O Parlamento Latino-americano e Caribenho (Parlatino) também aprovou uma moção que exige o fim do bloqueio contra Cuba e Venezuela e um pedido dirigido ao Fundo Monetário Internacional (FMI) de suspensão do pagamento da dívida externa para todos os países da região, que, segundo a Comissão Econômica para América Latina (Cepal), representam 42,3% do PIB mundial.

 

 

Enquanto isso, a Organização Mundial da Saúde e a Organização Pan-americana da Saúde enviaram ajuda financeira e médica para a Venezuela, uma das 20 nações que receberão esse tipo de ajuda da OMS.

“Queremos dizer que nós não estamos sozinhos. A presença dos médicos cubanos, também as pontes aéreas de Moscou e Beijing até Caracas, são fatos concretos que revelam que no mundo ainda existe a solidariedade e a cooperação entre os povos e nós fazemos parte desse mundo”, conclui Roy Daza.

Novos ataques

Na última quinta-feira (26), o procurador-geral dos Estados Unidos, William Barr, apresentou uma denúncia contra 13 cidadãos venezuelanos por supostos crimes de lavagem de dinheiro, tráfico de armas e narcotráfico.

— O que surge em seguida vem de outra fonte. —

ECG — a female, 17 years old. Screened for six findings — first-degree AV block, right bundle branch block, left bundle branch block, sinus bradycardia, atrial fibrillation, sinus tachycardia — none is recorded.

Apesar de não apresentar provas, o Departamento de Justiça estadunidense chegou a oferecer uma recompensa de US$10 milhões pela captura dos ex- militares Clíver Alcalá e Hugo Carvajal — opositores e participantes de planos de desestabilização contra o governo Maduro —, do presidente da ANC, Diosdado Cabello, e do vice-presidente de Economia, Tarek El Aisami.

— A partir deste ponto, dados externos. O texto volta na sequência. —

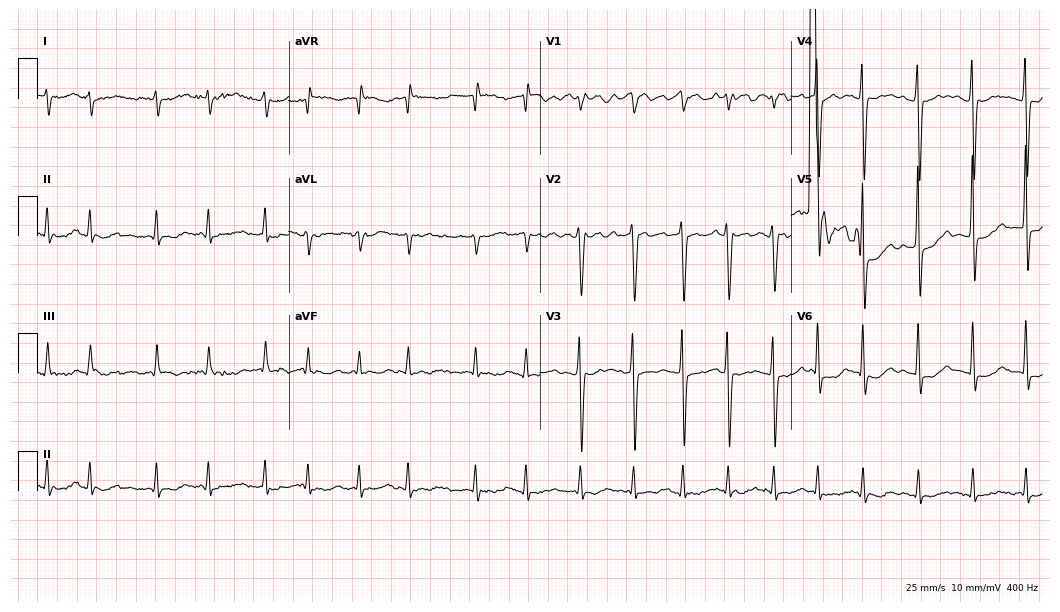
Resting 12-lead electrocardiogram. Patient: a female, 83 years old. The tracing shows atrial fibrillation (AF).

O governo bolivariano publicou um comunicado repudiando a denúncia. "Num momento em que a humanidade enfrenta a mais feroz das pandemias, o governo de Donald Trump volta a arremeter contra o povo venezuelano e suas instituições democráticas, utilizando uma nova modalidade de golpe de Estado, baseado em acusações miseráveis, vulgares e infundadas ", afirma.

 

 

Para o ex-deputado do Parlatino pelo PSUV, Roy Daza, a denúncia chega num momento em que se consolida o isolamento do deputado opositor Juan Guaidó no cenário político interno venezuelano e de dificuldades de Donald Trump para enfrentar a pandemia de covid-19 e manter seu apoio num cenário pré-eleitoral.

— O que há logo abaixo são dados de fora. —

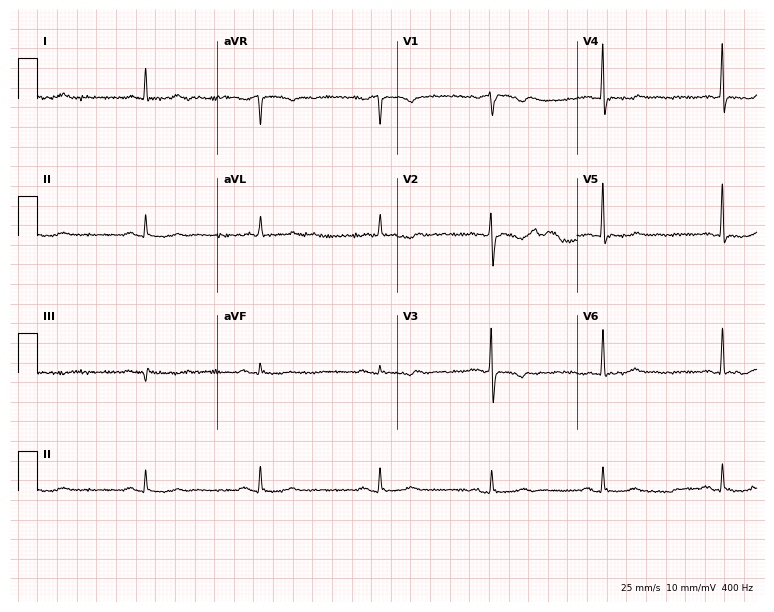
Electrocardiogram (7.3-second recording at 400 Hz), a 68-year-old female. Of the six screened findings (first-degree AV block, right bundle branch block, left bundle branch block, sinus bradycardia, atrial fibrillation, sinus tachycardia), none is recorded.

“É um passo da agressão do governo Donald Trump contra Venezuela. Não existe a menor dúvida de que a diminuição da popularidade de Trump pela sua ineficácia ante a pandemia do novo coronavírus fez com que agora ele buscasse desviar a atenção com essas acusações. É uma denúncia ridícula das autoridades norte-americanas. Essas autoridades deveriam estar preocupadas em nos devolver CITGO, levantar as sanções, buscar cooperação para atender essa pandemia”.

Na última quarta-feira (25), o presidente Nicolás Maduro convocou uma nova reunião do setor de saúde da mesa de diálogo nacional entre governo e representantes da oposição.

“Na política interna, Guaidó já não representa nenhuma voz importante. Sua única validez política é ser um agente do senhor Trump no nosso país. Todos os políticos de oposição, com exceção do pequeno grupo que acompanha Guaidó, não estão apenas respaldando as medidas do presidente Maduro, mas também estão oferecendo cooperação, atuando conjuntamente. Hoje a Venezuela talvez esteja vivendo um dos períodos de maior unidade nacional das últimas décadas”, finaliza.